The U.S. Army Claims Service appeals a January 12, 1989, settlement by our Claims Group which reversed the Army's finding that Aalmode Transportation Corp. was responsible for $120 in damage to an item of furniture in a shipment of household goods that the firm transported. reverse the Claims Group's decision.

The Claims Group's decision was based on the finding, as Aalmode had argued, that humidity had caused packing material to stick to the furniture's finish, so that the damage was caused by "the operation of natural laws," not by the carrier. The Claims Group relieved Aalmode of liability on the basis that a carrier is not responsible for damage to a shipment caused solely by the operation of natural laws.

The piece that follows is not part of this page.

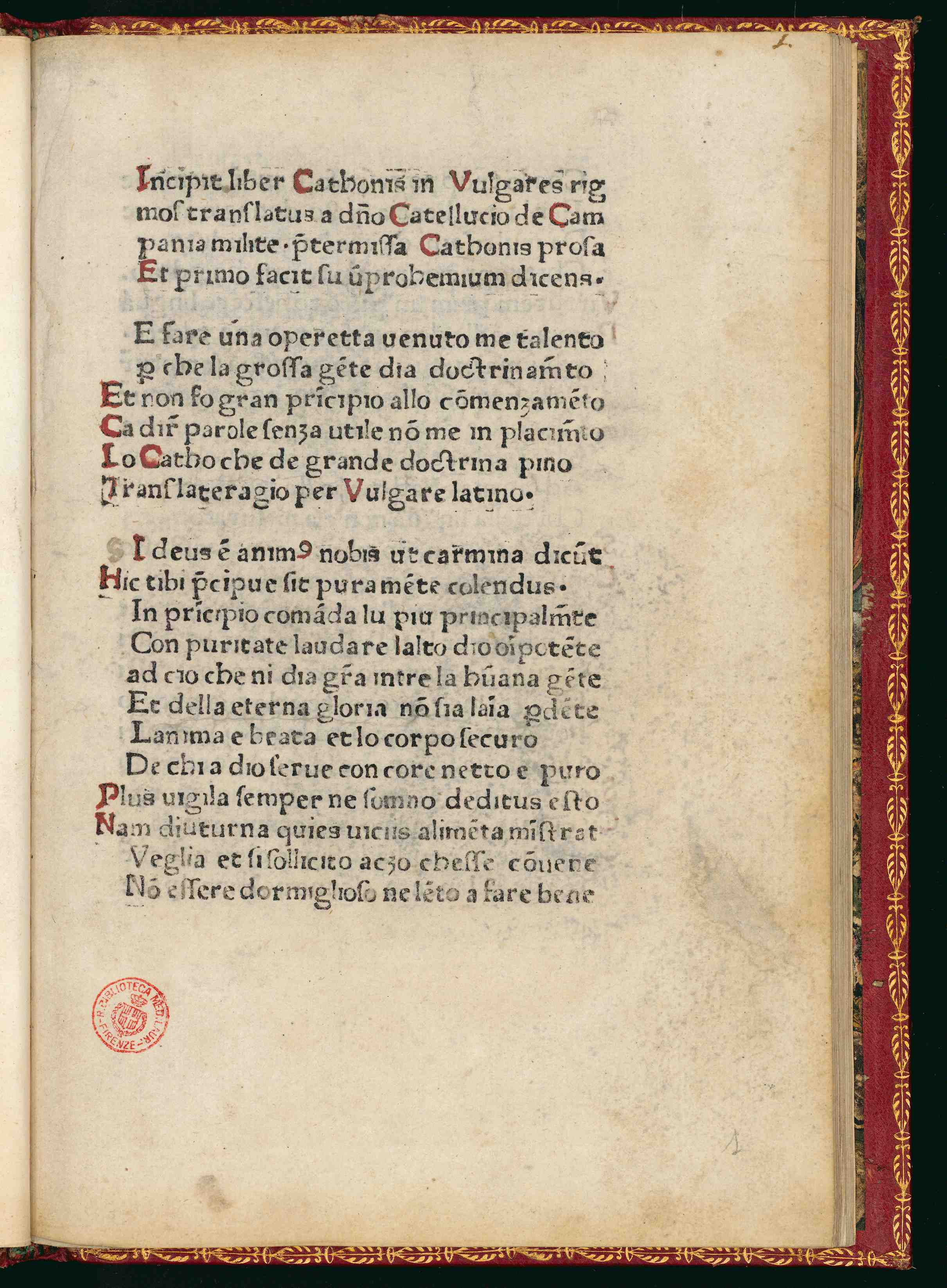 Incipit

In appealing the Claims Group's decision, the Army cites the well settled proposition that a carrier is presumed liable for damage, without proof of negligence, unless the firm affirmatively shows that one of five exceptions to such liability applies. See Chandler Trailer Convoy, Inc., B-193195, May 7, 1979. The only exception arguably applicable is for damage caused by the "inherent vice or nature of the commodity," which applies where the commodity has existing defects, diseases, decay or something otherwise inherent that will cause it to deteriorate with a lapse of time. Missouri Pacific R.R. v. Elmore & Stahl, 377 U.S. 134 (1964). The record for the Claims Group's decision included the following Army statement:

"Aalmode was paid for packing this shipment. The damage which occurred was not due to any inherent vice of the dresser finish, but was due to the poor quality of the packing material and/or labor that was used on this move. Aalmode picked up the shipment in North Carolina on 24 June 1987, and delivered it two days later on 26 June 1987, to the contiguous state of Virginia. Dressers are moved all over the world through radical changes in temperature and humidity without sustaining damage of this sort. ..."

It is the Army's position that the cited exception to carrier liability therefore should not apply.

We agree with the Army that Aalmode is liable for the damage in issue. The proposition on which our Claims Group relied essentially is an element of the "inherent vice" exception to carrier liability. See Fraser-Smith Co. v. Chicago, Rock Island and Pacific Railroad Co, 435 F.2d 1396, 1398 (8th Cir. 1971). It applies where there is something inherent in an item that leads to damage without any outside influence other than the laws of nature. Id.; Chandler Trailer convoy, Inc., 56 Comp.Gen. 357, 359 (1977). We therefore invoked the exception in Interstate Van Lines, Inc. - Damaged Refrigerator, B-230381, Nov. 22, 1988, to find a carrier not liable for damage to the molding of a freezer that was stored in Florida for several weeks while in transit from Virginia to Florida. The carrier was not responsible for the intense heat generated during the requested summer storage, which clearly caused the damage.

Here, however, we are unable to conclude that the nature of the furniture finish alone was such that it would lead to humidity generated damage to the property over a transit period of 2 days in mid June. Aalmode packed the furniture in issue and, apparently, it was the introduction of the packing material, interacting with the furniture finish and, perhaps, humidity, that led to the damage. Aalmode has not refuted the Army's suggestion that the damage really was caused by poor quality packing material and/or labor, and has not established that there was anything about the furniture finish that led to the problem. In these circumstances, Aalmode has not shown that the operation of natural laws caused the damage so that the "inherent vice" exception to carrier liability applies. see Chandler trailer Convoy, Inc., 56 Comp.Gen., supra.

Our Claims Group's January 12 decision therefore is reversed.